Si Jésus avait eu la même conception de Dieu que ses contemporains, en guérissant le lépreux il aurait été perçu comme un régulateur de l’ordre social. En renvoyant le lépreux guéri aux prêtres il aurait été perçu par ses contemporains comme un prophète. Il aurait gagné en notoriété, et son Evangile aurait fait autorité. Mais cela aurait impliqué que Dieu serait resté pour lui enfermé dans une conception qui n’est pas la sienne. Il serait resté dans le rôle d’un Dieu tout puissant qui soumettrait le monde à sa guise et qui n’éprouverait pas la nécessité de collaborer avec les hommes pour faire évoluer le monde vers un ordre nouveau.
Nous nous rendons bien compte que les témoins du miracle approuvaient l’ attitude du lépreux qui voulait que tous les témoins de l’affaire prennent conscience de la toute-puissance de Dieu sans comprendre que les hommes avaient un rôle à jouer dans son projet de transformation du monde. Les hommes inconscients de la vision des choses que propose Jésus sont prêts à l’acclamer pour son action et à le crucifier parce qu’ils récuseront sa conception de Dieu. .
En fait Jésus est en train de nous suggérer un autre aspect de Dieu. Il nous brosse le portrait d’un Dieu qui ne supporte pas les injustices qui gèrent le monde et opposent les hommes entre eux. Il ne veut pas d’un Dieu qui se cache derrière sa toute-puissance pour devenir le complice des injustices qui animent le monde car ce n’est pas lui qui les a voulues. Si le monde doit changer, c’est avec la complicité des hommes. Le miracle n’est donc pas d’abord signe de la puissance de Dieu mais un geste de sa miséricorde qui répond à la bonne volonté des hommes.

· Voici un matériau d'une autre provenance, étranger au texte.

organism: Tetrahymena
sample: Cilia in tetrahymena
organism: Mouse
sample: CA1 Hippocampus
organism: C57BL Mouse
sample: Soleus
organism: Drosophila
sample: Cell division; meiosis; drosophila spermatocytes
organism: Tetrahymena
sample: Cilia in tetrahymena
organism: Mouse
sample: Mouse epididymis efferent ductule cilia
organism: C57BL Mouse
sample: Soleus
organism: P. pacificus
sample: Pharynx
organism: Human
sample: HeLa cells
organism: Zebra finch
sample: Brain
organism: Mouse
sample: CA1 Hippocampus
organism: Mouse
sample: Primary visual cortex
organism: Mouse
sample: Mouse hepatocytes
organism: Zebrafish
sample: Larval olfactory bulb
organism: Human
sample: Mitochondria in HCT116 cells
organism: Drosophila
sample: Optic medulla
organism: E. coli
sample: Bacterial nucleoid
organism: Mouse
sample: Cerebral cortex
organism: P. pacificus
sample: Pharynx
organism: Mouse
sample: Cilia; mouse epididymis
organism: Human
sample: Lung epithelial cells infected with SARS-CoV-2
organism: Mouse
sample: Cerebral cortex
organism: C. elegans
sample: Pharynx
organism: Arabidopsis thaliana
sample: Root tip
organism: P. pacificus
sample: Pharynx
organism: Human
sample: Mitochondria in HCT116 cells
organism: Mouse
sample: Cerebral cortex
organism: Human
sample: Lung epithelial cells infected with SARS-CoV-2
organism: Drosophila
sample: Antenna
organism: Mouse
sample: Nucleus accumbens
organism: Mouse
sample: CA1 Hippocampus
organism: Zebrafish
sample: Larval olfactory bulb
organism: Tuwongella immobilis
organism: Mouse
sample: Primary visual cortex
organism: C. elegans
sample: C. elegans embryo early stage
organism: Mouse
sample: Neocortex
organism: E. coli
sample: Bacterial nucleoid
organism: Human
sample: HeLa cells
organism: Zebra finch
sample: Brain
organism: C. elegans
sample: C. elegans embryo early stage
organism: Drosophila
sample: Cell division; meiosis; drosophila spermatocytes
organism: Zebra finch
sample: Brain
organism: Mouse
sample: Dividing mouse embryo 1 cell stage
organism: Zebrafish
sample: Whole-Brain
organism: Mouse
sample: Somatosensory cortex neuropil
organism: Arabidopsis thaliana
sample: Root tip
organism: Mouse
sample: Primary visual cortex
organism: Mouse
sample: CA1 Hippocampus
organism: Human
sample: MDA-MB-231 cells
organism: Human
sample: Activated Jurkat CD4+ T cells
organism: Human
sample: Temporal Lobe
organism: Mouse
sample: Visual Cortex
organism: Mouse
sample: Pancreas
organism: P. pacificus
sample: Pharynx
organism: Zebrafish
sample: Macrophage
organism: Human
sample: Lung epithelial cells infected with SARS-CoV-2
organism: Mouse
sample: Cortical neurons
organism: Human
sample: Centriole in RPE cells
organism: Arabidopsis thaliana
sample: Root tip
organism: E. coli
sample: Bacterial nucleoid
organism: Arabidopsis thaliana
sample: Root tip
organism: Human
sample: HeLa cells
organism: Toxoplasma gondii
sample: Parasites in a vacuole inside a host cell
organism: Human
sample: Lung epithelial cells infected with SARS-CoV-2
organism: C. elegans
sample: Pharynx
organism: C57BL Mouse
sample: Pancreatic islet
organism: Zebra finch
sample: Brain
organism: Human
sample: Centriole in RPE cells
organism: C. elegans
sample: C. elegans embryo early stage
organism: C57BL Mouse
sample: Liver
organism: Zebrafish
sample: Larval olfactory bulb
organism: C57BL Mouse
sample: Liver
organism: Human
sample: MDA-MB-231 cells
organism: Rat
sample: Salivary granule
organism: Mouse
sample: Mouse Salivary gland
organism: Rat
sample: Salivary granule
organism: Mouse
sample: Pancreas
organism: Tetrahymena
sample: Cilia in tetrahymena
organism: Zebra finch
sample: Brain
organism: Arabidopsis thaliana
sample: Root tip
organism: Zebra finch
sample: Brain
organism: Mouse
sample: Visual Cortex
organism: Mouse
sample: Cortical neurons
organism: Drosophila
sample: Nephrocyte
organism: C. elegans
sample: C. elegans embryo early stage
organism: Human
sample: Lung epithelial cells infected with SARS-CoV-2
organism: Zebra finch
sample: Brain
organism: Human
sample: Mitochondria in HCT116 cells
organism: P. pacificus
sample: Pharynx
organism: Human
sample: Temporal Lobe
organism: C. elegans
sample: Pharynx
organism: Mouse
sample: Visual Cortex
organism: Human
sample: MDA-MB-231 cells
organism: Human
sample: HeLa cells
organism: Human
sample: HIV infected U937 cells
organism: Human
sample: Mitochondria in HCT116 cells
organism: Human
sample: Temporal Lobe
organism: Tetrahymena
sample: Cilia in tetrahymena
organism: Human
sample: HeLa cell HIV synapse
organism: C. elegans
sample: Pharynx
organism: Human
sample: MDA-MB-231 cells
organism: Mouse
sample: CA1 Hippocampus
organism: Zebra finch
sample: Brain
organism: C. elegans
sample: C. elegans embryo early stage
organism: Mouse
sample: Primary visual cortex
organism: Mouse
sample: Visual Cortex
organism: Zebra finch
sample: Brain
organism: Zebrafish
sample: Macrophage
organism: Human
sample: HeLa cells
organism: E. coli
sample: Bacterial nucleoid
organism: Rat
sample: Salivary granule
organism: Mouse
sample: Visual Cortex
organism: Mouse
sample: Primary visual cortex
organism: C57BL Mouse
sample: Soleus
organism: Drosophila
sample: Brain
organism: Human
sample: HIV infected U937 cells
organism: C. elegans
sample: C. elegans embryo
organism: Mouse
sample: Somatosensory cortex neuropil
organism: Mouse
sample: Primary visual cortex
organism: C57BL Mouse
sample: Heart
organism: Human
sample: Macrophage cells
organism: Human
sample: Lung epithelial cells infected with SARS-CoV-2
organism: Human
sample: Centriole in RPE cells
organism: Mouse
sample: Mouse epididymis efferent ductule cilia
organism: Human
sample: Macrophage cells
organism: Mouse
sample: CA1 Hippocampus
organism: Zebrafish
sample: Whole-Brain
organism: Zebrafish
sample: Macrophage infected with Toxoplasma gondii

Nous ne savons pas comment le miracle s’est produit, mais il est perçu ici comme l’assentiment de Dieu à la vision de Jésus d’un monde nouveau où les hommes collaboreront avec Dieu à la disparition des injustices et des inégalités. Le miracle se produit parce que Dieu approuve l’attitude de Jésus et celle des hommes qui l’imitent. Jésus affirme ici que pour que la fatalité d’un monde injuste soit conjurée, il faut que les hommes prennent la main que Dieu leur tend, sans triomphalisme ni provocation et entrent avec lui dans une ère nouvelle où grâce à Dieu et par l’action des hommes, à sa suite, le monde changera.